Below you will find the important quotes in The Farming of Bones related to the theme of Language and Identity.
Chapter 2 Quotes

“And my daughter favors you,” she said. “My daughter is a chameleon. She’s taken your color from the mere sight of your face.” […] “Amabelle do you think my daughter will always be the color she is now?” Senora Valencia asked. “My poor love, what if she’s mistaken for one of your people?”

Related Characters: Señora Valencia (speaker), Amabelle Désir, Rosalinda
Page Number: 11–12
Explanation and Analysis:
Chapter 8 Quotes

Señor Pico Duarte bore the name of one of the fathers of Dominican independence […] His eyes lingered on his son, his heir […]“I will name him Rafael, for the Generalissimo,” he said as Juana reswaddled the children even more securely than before. The señora agreed to this name with a coy nod. And so the boy became Rafael like the Generalissimo, the president of the republic.

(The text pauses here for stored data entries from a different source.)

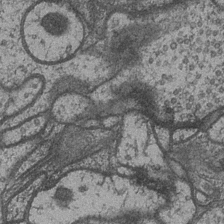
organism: Drosophila
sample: Optic medulla
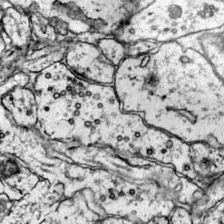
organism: Mouse
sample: Primary visual cortex
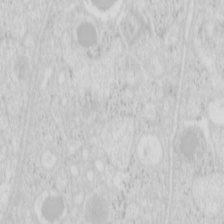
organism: Mouse
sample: Pancreas
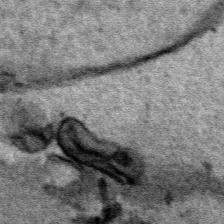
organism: Human
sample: Mitochondria in HCT116 cells
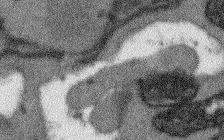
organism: Arabidopsis thaliana
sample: Root tip
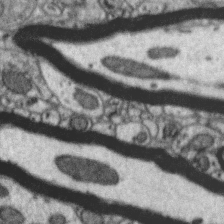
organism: Zebra finch
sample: Brain
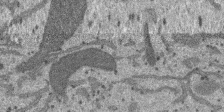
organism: Human
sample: Lung epithelial cells infected with SARS-CoV-2
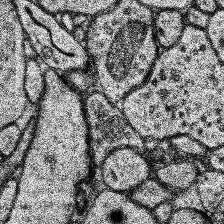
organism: Human
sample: Temporal Lobe
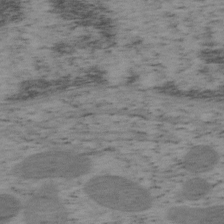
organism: Mouse
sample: OT-I killer T cells with ID8 ovarian cancer cells
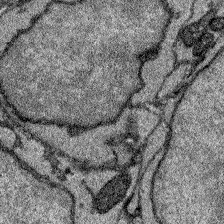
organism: Zebrafish
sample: Larval olfactory bulb
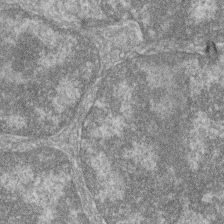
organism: Zebrafish
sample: Cilia; retinal pigment epithelium
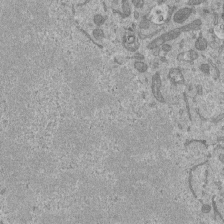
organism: Mouse
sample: ED-1 cell nuclei; centrioles
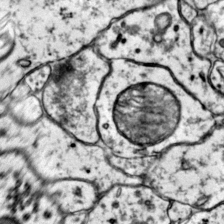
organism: Mouse
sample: Primary visual cortex
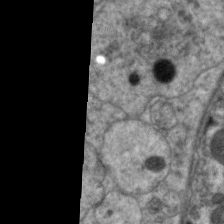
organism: C. elegans
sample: Pharynx
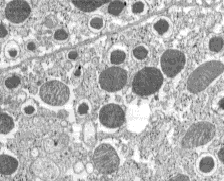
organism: C57BL Mouse
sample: Pancreatic islet
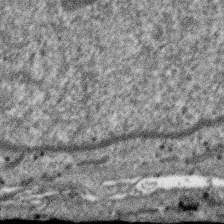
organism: Human
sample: Lung epithelial cells infected with SARS-CoV-2
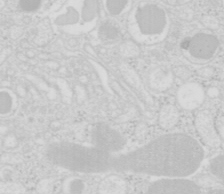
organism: Mouse
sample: Pancreas
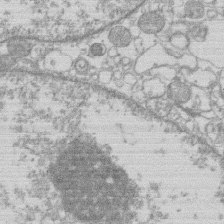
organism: Human
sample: Macrophage cells
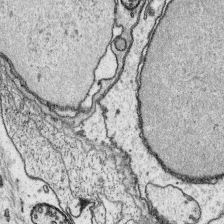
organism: Platynereis dumerilii
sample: Parapodia
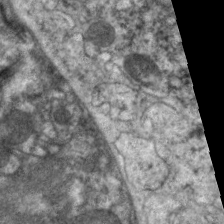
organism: C. elegans
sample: Pharynx
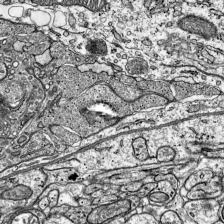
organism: Mouse
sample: Visual Cortex
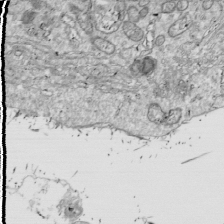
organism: Drosophila
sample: Cell division; meiosis; drosophila spermatocytes
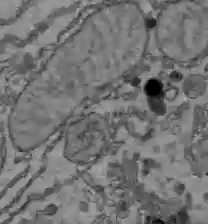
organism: C57BL Mouse
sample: Liver
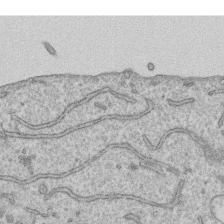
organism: Human
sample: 1205lu cells
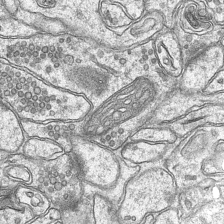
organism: Mouse
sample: CA1 Hippocampus

Related Characters: Señor Pico (speaker), Señora Valencia, Juana, Rafael, The Generalissimo / Trujillo
Page Number: 34–35
Explanation and Analysis:

Above Papi’s head loomed a large portrait of the Generalissimo, which Señora Valencia had painted at her husband’s request. Her painting was a vast improvement on many of the Generalissimo’s public photographs. She had made him a giant in full military regalia, with vast fringed epaulets and clusters of medals aligned in neat rows under the saffron braiding across his chest. Behind him was the country’s red and blue flag with the white cross in the middle, along with the coat of arms and the shield: Dios, patria, libertad. God, country, liberty.

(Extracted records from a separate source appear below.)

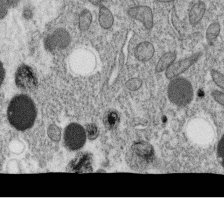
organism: C. elegans
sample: C. elegans oocyte; sperm cells
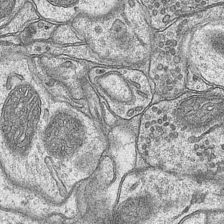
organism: Mouse
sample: CA1 Hippocampus
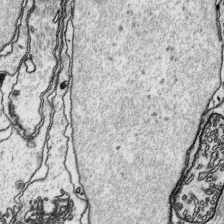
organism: Platynereis dumerilii
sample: Parapodia
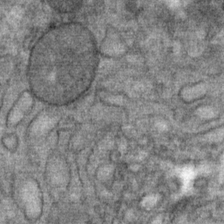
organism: Mouse
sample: Mouse Salivary gland
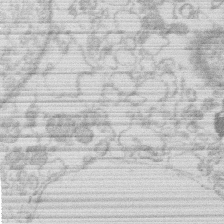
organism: Human
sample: Macrophage cells
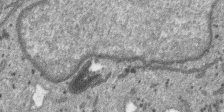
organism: Human
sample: Lung epithelial cells infected with SARS-CoV-2
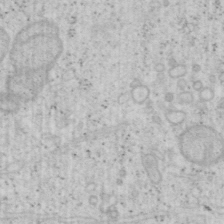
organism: Human
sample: HeLa cells
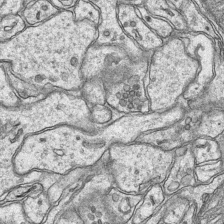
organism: Mouse
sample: CA1 Hippocampus
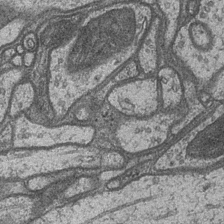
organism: Drosophila
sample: Optic medulla
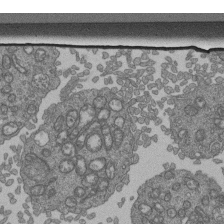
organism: Human
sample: Retinal organoid Rod and Cone cells
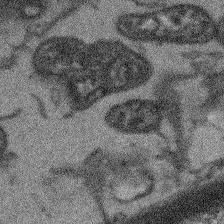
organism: Arabidopsis thaliana
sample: Root tip
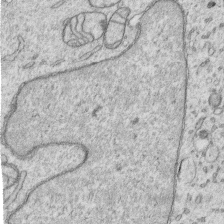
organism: Human
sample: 1205lu cells
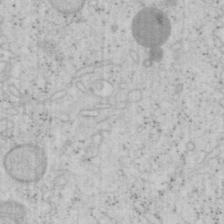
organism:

Related Characters: Amabelle Désir (speaker), Don Ignacio, The Generalissimo / Trujillo
Page Number: 34–35
Explanation and Analysis:

I did something I always did at times when I couldn’t bring myself to go out and discover an unpleasant truth. (When you have so few remembrances, you cling to them tightly and repeat them over and over in your mind so time will not erase them.) I closed my eyes and imagined the giant citadel that loomed over my parents’ house in Haiti. […] As a child, I played in the deserted war rooms of Henry I’s citadel. I peered at the rest of the world from behind its columns and archways, and the towers that were meant to hold cannons for repelling the attack of ships at sea. From the safety of these rooms, I saw the entire northern cape […].

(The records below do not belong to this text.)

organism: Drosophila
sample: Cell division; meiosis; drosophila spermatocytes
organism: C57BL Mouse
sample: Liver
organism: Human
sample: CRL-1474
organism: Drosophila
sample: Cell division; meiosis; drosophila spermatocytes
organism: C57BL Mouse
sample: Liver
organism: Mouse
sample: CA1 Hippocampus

Related Characters: Amabelle Désir (speaker)
Related Symbols: The Citadel
Page Number: 44–45
Explanation and Analysis:
Chapter 10 Quotes

“Sometimes the people in the fields, when they’re tired and angry, they say we’re an orphaned people,” he said. “They say we are the burnt crud at the bottom of the pot. They say some people don’t belong anywhere and that’s us. I say we are a group of vwayajè, wayfarers. This is why you had to travel this far to meet me, because that is what we are.”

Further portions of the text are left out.